The plasmids for Fc or Fc fusion protein expression were transfected into 293T cells using polyethyleneimine (PEI; Polysciences) according the manufacturer’s instructions. Two days after transfection, the soluble proteins in the culture medium were purified using Ni-NTA (30210; Qiagen) affinity chromatography.
Antibodies.
To generate anti-gp96 antibodies, BALB/c mice were subcutaneously immunized with gp96Fc fusion proteins via the pads of their hind feet. Inguinal lymph nodes were subsequently retrieved and fused with SP2 myeloma cells. Hybridomas secreting gp96Fc-specific antibodies were selected. UV-inactivated virions (GS strain) were used as antigens for immunization of mice to raise anti-gH and anti-gQ1 antibodies. To generate antibodies for HHV-6 IE1, recombinant HHV-6A and HHV-6B IE1 proteins were purified from Escherichia coli cells (BL21 strain) and used to immunize mice. Mouse IgG isotype control (A7028; Beyotime) and mouse monoclonal antibodies against β-actin (60008-1; Proteintech), CD46 (J4.48; Abnova Corporation), CD134 (ACT35; CST), and Flag (F1804; Sigma) were purchased.
Coimmunoprecipitation.
Antibodies were bound to protein G-Sepharose (GE Healthcare) by incubation at 4°C for 8 h and then cross-linked with protein G-Sepharose with dimethyl pimelimidate (DMP; Thermo Scientific) according to the manufacturer’s instructions. The cells were lysed in TNE buffer (10 mM Tris · HCl [pH 7.8], 0.15 M NaCl, 1 mM EDTA, and 1% Nonidet P-40 [Nacalai Tesque] containing protease inhibitor cocktail [Sigma-Aldrich]) for 30 min at 4°C. After centrifugation at 13,000 × g for 1 h at 4°C, the supernatant was incubated with the appropriate protein G-Sepharose-bound antibody at 4°C for 8 h. The bound proteins were eluted with 0.1 M glycine (pH 2.8) at 4°C, collected, and neutralized with 1 M Tris-HCl (pH 9.0) to pH 7.0 to 7.4. The samples were suspended in 5× SDS sample buffer, boiled for 5 min at 100°C, and then analyzed by Western blotting with the indicated antibodies.
Mass spectrometry.
The above immunoprecipitates were electrophoretically separated in a denaturing gel and visualized with silver staining. The remaining immunoprecipitates were digested with trypsin and analyzed using mass spectrometry analysis on an AB Sciex TripleTOF 5600+ system (Novogene, China) (54).
Western blot analysis.
Samples were separated by SDS-PAGE, electrotransferred onto polyvinylidene difluoride (PVDF) membranes, and reacted with primary antibodies. The reactive bands were detected using horseradish peroxidase-conjugated secondary antibodies (Santa Cruz) and visualized using enhanced chemiluminescence (ECL) reagents.

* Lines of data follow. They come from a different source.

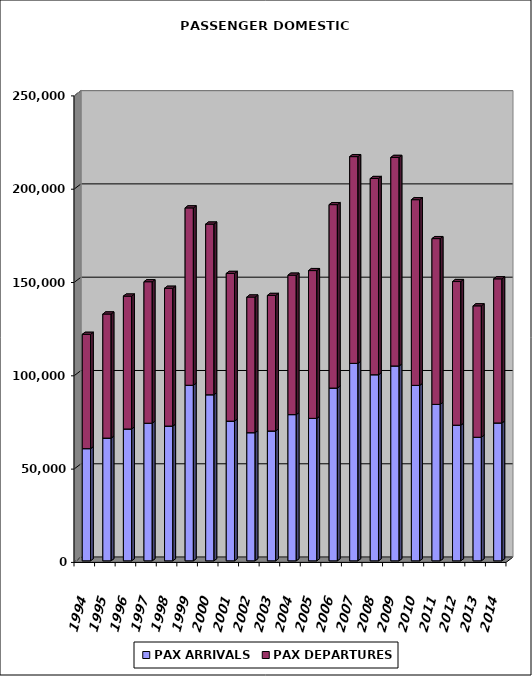
| Category | PAX ARRIVALS | PAX DEPARTURES |
|---|---|---|
| 1994.0 | 60122 | 61248 |
| 1995.0 | 65769 | 66500 |
| 1996.0 | 70656 | 71208 |
| 1997.0 | 73734 | 75830 |
| 1998.0 | 72216 | 73840 |
| 1999.0 | 94085 | 95047 |
| 2000.0 | 88999 | 91447 |
| 2001.0 | 74864 | 79140 |
| 2002.0 | 68674 | 72688 |
| 2003.0 | 69584 | 72628 |
| 2004.0 | 78360 | 74707 |
| 2005.0 | 76355 | 79179 |
| 2006.0 | 92586 | 98293 |
| 2007.0 | 105823 | 110782 |
| 2008.0 | 99732 | 105141 |
| 2009.0 | 104440 | 111734 |
| 2010.0 | 94025 | 99505 |
| 2011.0 | 83834 | 88838 |
| 2012.0 | 72686 | 76978 |
| 2013.0 | 66230 | 70411 |
| 2014.0 | 73886 | 77221 |

Establishment of cell lines stably expressing shRNA against human gp96.
A gp96 shRNA-expressing lentivirus and its control were generated by transfecting 293T cells with packaging plasmids (pCAG-HIV-gag and pCMV-VSV-G-RSV-Rev) and the pLKO.1gp96 plasmid or a pLKO.1 control plasmid. The culture media containing the viruses were harvested at 3 days after transfection and centrifuged at 12,000 × g for 1 h. Cells were transduced with the lentiviruses for 1 day and selected with puromycin (0.2 to 1 μg/ml) in maintenance medium.
Transferrin uptake assay.
Control and gp96 knockdown cells were treated with 50 μg/ml Alexa 488-labeled transferrin (T13342; Thermo Scientific) for 1 h at 4°C and then incubated at 37°C for 15 min. After being washed with citric acid buffer (0.1 M, pH 3.0), the cells were analyzed with FACS analysis.
Quantitative real-time PCR analysis for viral genome quantification.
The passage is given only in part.